The threat of a nuclear disaster carries a particular resonance for Ayako Ito, who at 84 is old enough to recall the dropping of the US bombs on the cities of Hiroshima and Nagasaki.
"The most difficult part is that you cant see it but people can just disappear like that," she told AFP at her hillside home in Kamaishi, one of the towns that bore the full force of the towering 10-metre (33-foot) tsunami.
"We're already not eating or drinking, and now this is happening to us? It's very difficult," she said.
A major international relief operation is under way for the homeless and millions left without water, electricity, fuel or enough food in Japan's northeast.
Related article:Tsunami takes grim toll on Japan's elderly
But thick snow has covered the wreckage littering obliterated towns and villages, all but extinguishing hopes of finding anyone else alive in the debris and deepening danger and misery for survivors.
The absence of electricity in the affected areas means little access to television news and newspapers are very hard to come by.
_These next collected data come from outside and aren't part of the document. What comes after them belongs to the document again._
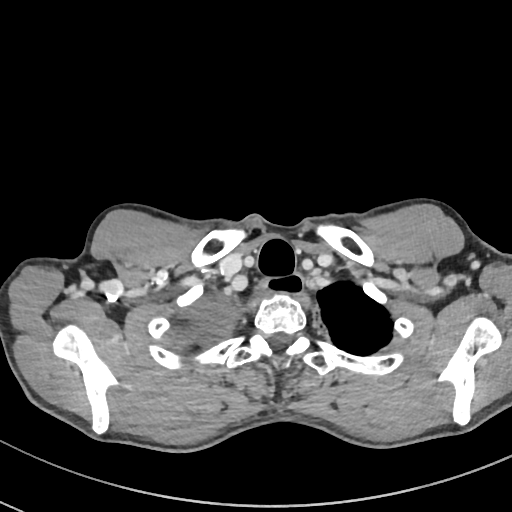 Chest-level slice from an abdominal CT that extends up into the chest. axial view. soft-tissue window (W 400 / L 40). 15 organs annotated in this scan (that count is for the whole scan; organs this slice misses have no box)
At this level of the chest no structure but the esophagus and the aorta has a label in this dataset, and those two are boxed only where they are labeled.
Boxes are (x1, y1, x2, y2) in pixels.
esophagus: (252, 273, 301, 304)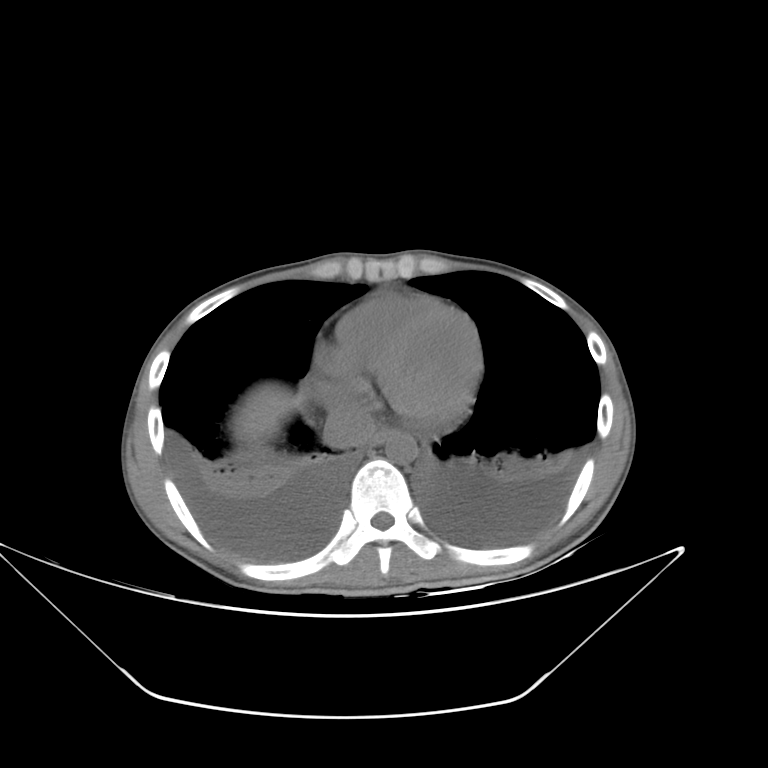

Abdominal CT. axial plane, index 96. soft-tissue window. 24-year-old male patient. 15 organs annotated in this scan (a whole-scan count: organs this slice does not pass through have no box)
<organs><organ name="aorta" x1="384" y1="432" x2="417" y2="463"/><organ name="liver" x1="232" y1="384" x2="303" y2="453"/><organ name="inferior vena cava" x1="323" y1="403" x2="375" y2="448"/><organ name="esophagus" x1="369" y1="428" x2="391" y2="446"/></organs>
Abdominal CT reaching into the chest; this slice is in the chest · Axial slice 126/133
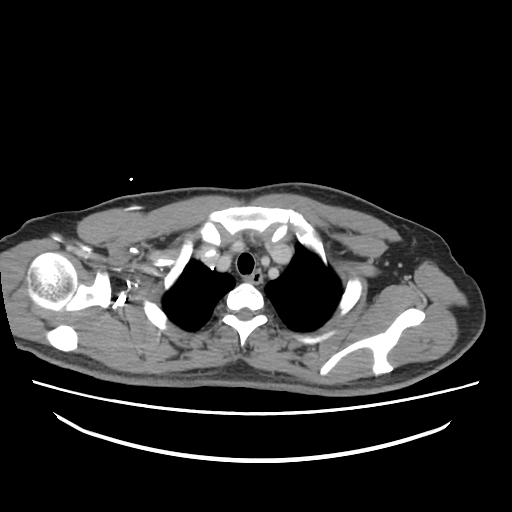

On a slice this high in the chest, this dataset labels only the esophagus and the aorta, and each is boxed only where it is labeled; the heart, lungs and other chest structures are not labeled.
One row per box, in pixels: columns x1 and y1 give the top-left corner, x2 and y2 the bottom-right.
| organ | x1 | y1 | x2 | y2 |
|---|---|---|---|---|
| esophagus | 245 | 268 | 261 | 283 |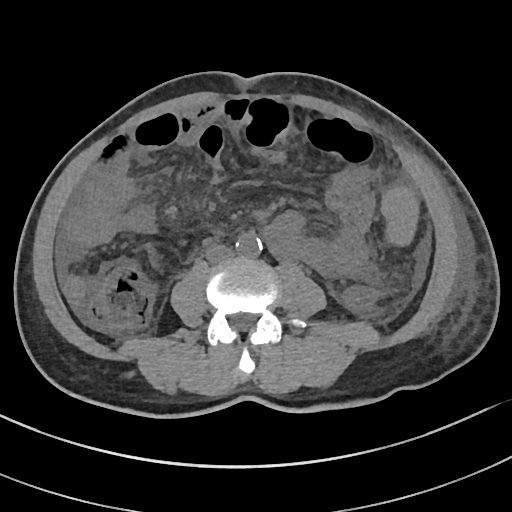

CT abdomen · axial view · soft-tissue window · 512x512 px · acquired on SOMATOM Force
Box edges are left/top/right/bottom in pixels.
Organ bounding boxes:
- spleen: left=381, top=187, right=418, bottom=245
- inferior vena cava: left=205, top=244, right=234, bottom=263
- aorta: left=236, top=233, right=262, bottom=257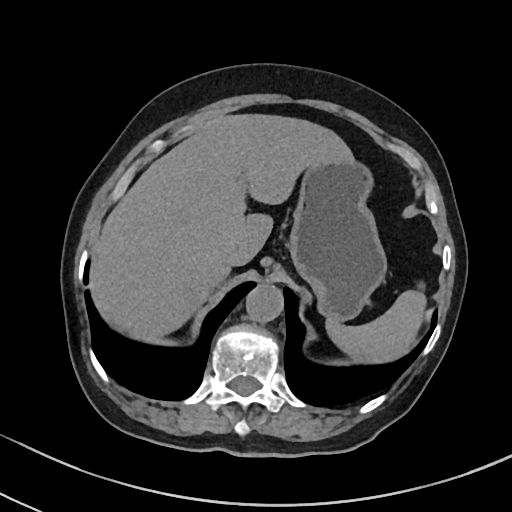 CT abdomen — axial plane, index 167 — abdomen soft-tissue window — scan has 15 labeled organs (that count is for the whole scan; organs this slice misses have no box)
Boxes: x1 y1 x2 y2 (pixel coords, space-separated).
spleen: 327 290 424 360
liver: 92 115 353 337
stomach: 288 161 386 320
aorta: 245 285 283 323
inferior vena cava: 222 244 241 266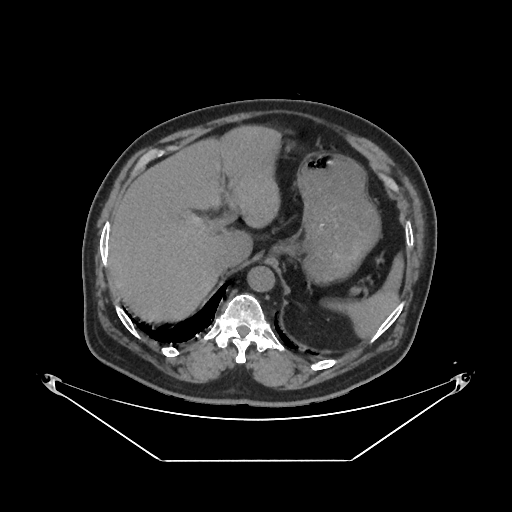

So news about the nuclear crisis is often turning into exaggerated and alarming rumour.
Many nations have shifted embassies out of Tokyo, and the mood grew jittery far afield from Japan, with panic-buying of iodine pills in the United States and Asian airports scanning passengers from Japan for radiation contamination.
The vast capital's usually teeming streets have been quiet, although some residents headed to work as usual. The city's neon glare is dimmed at night, in line with a power-saving drive forced by shutdowns at other atomic plants.
A moment of silence was observed at 2:46 pm on Friday, exactly one week after the earthquake struck.
Related article:Veteran rescuers stunned by Japan damage
At one emergency shelter in the town of Yamada, in ravaged Iwate prefecture, hundreds of elderly survivors quietly stood and bowed their heads. Many of them wore face masks and overcoats. Some wiped away tears.
The confirmed dead from the disaster makes it Japan's worst natural catastrophe since the 1923 Great Kanto Earthquake, which killed over 142,000 people in the Tokyo region.